Mr Whittingdale has described the licence fee as "worse than a poll tax" and "unsustainable".
I ask Mr Javid whether Mr Whittingdale's appointment shows the BBC is likely to be in for a tough ride over the course of this Parliament.
The Daily Telegraph said this morning that the Tories were going "to war" against the BBC.
"He's a big fan of the BBC," Mr Javid says of Mr Whittingdale.
"And he also understands when you have had so many changes in the broadcast environment over many years - just the technology changes have been phenomenal - you need to look at all the issues and get a long-term sustainable funding arrangement for the BBC."
The election campaign has brought some complaints from politicians, Mr Javid included, that the BBC was not always as balanced as it should have been, criticism that has been robustly dealt with by the corporation.

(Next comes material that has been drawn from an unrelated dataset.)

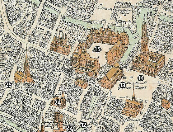 De Sint-Janskerk (24) op het Sint-Jansplein te Brugge - West-Vlaanderen - België

Mr Javid says that the election coverage should be looked at as part of the charter renewal process.
"Throughout the election campaign there were lots of people that had views on whether it was fair coverage or not, on all sides of the political spectrum," he said.
"As a politician I don't think it's a judgement I can reasonably make myself, I think these are the kind of things that should be looked at independently.
"The review that will happen [on election coverage] is the charter review and that is something that looks at a number of issues and I think that's the right way to do this.
"Of course there was coverage throughout the election and not just from the BBC that will irritate you and I don't think that's surprising to hear, that happens."